I misstated things (based on my assertedly imprecise recollection). I have relocated the 1911 book, and have not found any additional tunes beyond the three from 1879 that are explicitly designated as "Dakota Native Airs". However, there are several other tunes that I believe are, though not so labeled, "Dakota Native Airs". Three of these have Dakota tune names, and are said to be "Har[monized]" rather than composed. The fourth is similar but has the tune name MINNESOTA (which I think is actually an Ojibwa rather than a Dakota toponym).

p. 55, hymn # 85
Tune name: OWIHANKE WANICA
"HAR. BY A. L. R." i.e. Alfred Longley Riggs

p. 74, hymn # 109
Tune name: JESUS ITANCAN
"HAR. BY A. L. R."

P. 95, hymn # 138
Tune name: OMAKA TECA
"HAR. BY JAS. R. MURRAY, 1877"

P. 100, hymn # 144
Tune name: MINNESOTA
"HAR. BY A. L. R."

GLORY (p. 56, hymn # 86; unattributed) and ROCK (p. 107, hymn # 152, "WESTERN MELODY, ARR. BY J. R. MURRAY, 1879") might also bear investigation.
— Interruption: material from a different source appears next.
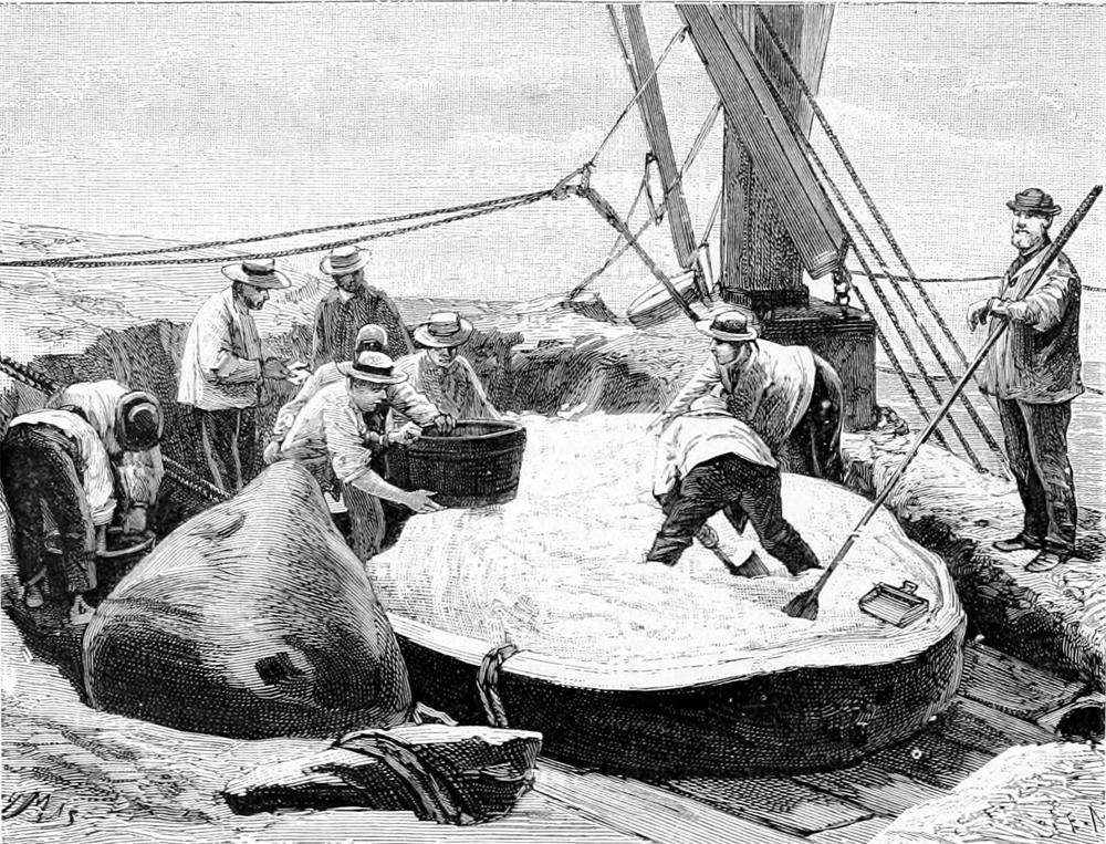 Le "junk" a été laissé de coté (à gauche au premier plan) pendant que les hommes puisent le spermaceti dans le tissu adipeux de la partie supérieure de la tête, amenée à terre par les grues dont on voit le pied.

My hunch now is that the 1911 edition is simply a reprint, as you (Clark) stated earlier and I disagreed with, of "the" 1879 edition, but that we are missing two or three earlier editions. Assuming the 1868 version ("Seattle book") is the third or fourth of the five editions referred to in the Iapi Tokahan of the 1911 edition, then depending on whether Renville's 1842 book is counted as one of the five, we are missing (probably) the second and third or second and fourth editions.
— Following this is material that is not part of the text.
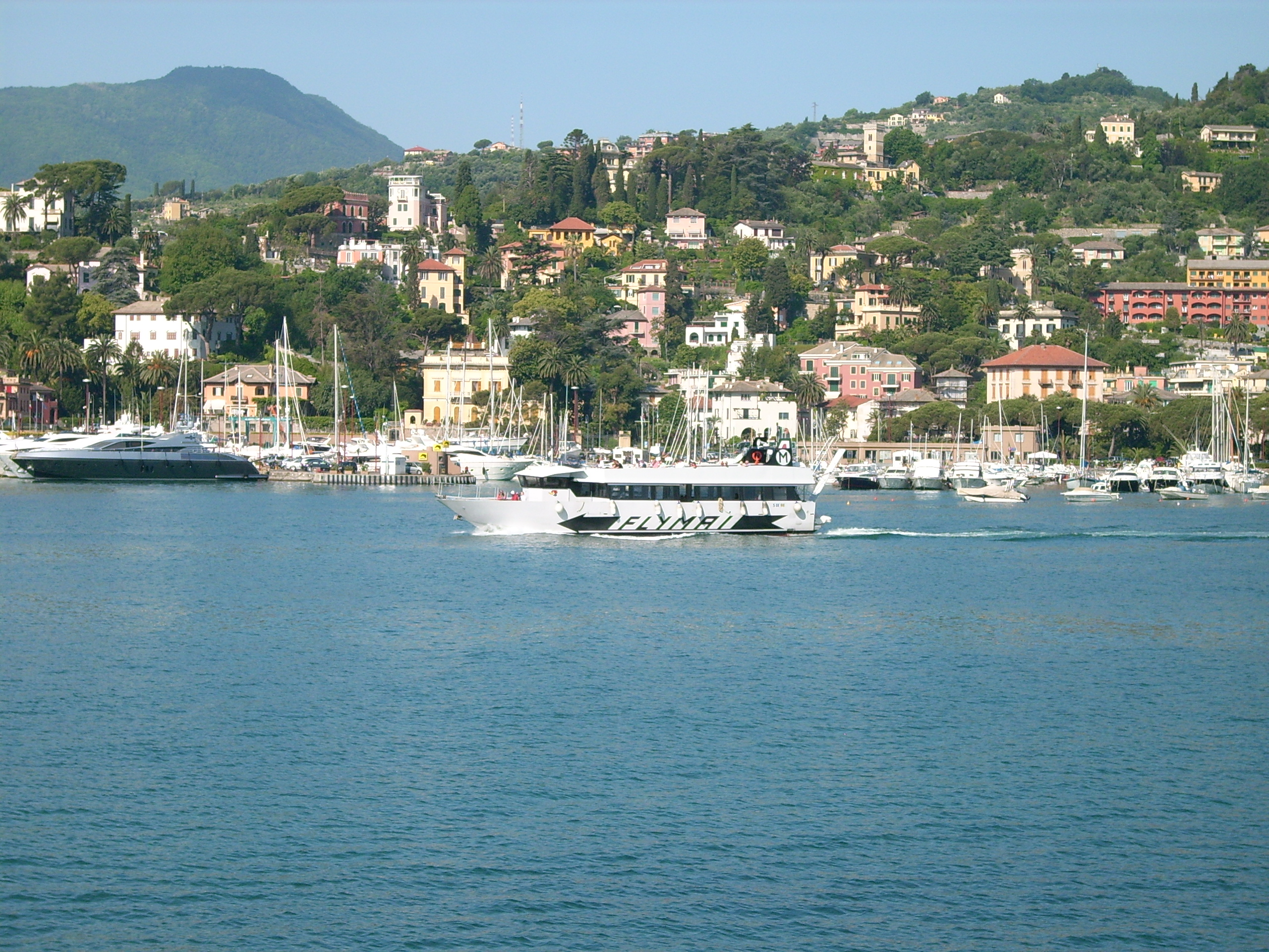 Battello presso il Golfo di Rapallo, Liguria, Italia

Hopefully the Seattle book will turn up soon. Finding the 1911 is heartening.

Haruo

My Little Hymnblog
North America's leading Esperanto hymn writer and hymnologist
Webmaster, Fremont Baptist Church, Seattle

Tonight, if I have a chance, I'll scan the four tunes above listed as candidates for additional Dakota native airs, and post them to my hymnblog.

Haruo

My Little Hymnblog
North America's leading Esperanto hymn writer and hymnologist
Webmaster, Fremont Baptist Church, Seattle

I put a number of page scans (mostly of tunes and indexes) up a while back at my hymnblog:
here. None of the "Dakota Native Airs" is listed in the Tune Index, at least not under the current tune names and I think not at all. A couple more scans, including the "Western Melody" I referred to above, are here.

Haruo

My Little Hymnblog
North America's leading Esperanto hymn writer and hymnologist
Webmaster, Fremont Baptist Church, Seattle

I put one of the promised tune scans up at my hymnblog, here. I also posted the Tune Index, for comparison with the previously posted one from 1868.

Haruo

My Little Hymnblog
North America's leading Esperanto hymn writer and hymnologist
Webmaster, Fremont Baptist Church, Seattle

I happened upon this discussion while looking for something on the internet. I am a Dakotah woman and we certainly do use both the Episcopal and Presbyterian edition of the Dakotah langauge hymnals all the time. Most members of my tribe carry both.

Hello, Tammy!

Thanks for letting us know this. Is the version I'm referring to in this thread, as far as you can tell, one of the versions currently in use in your church?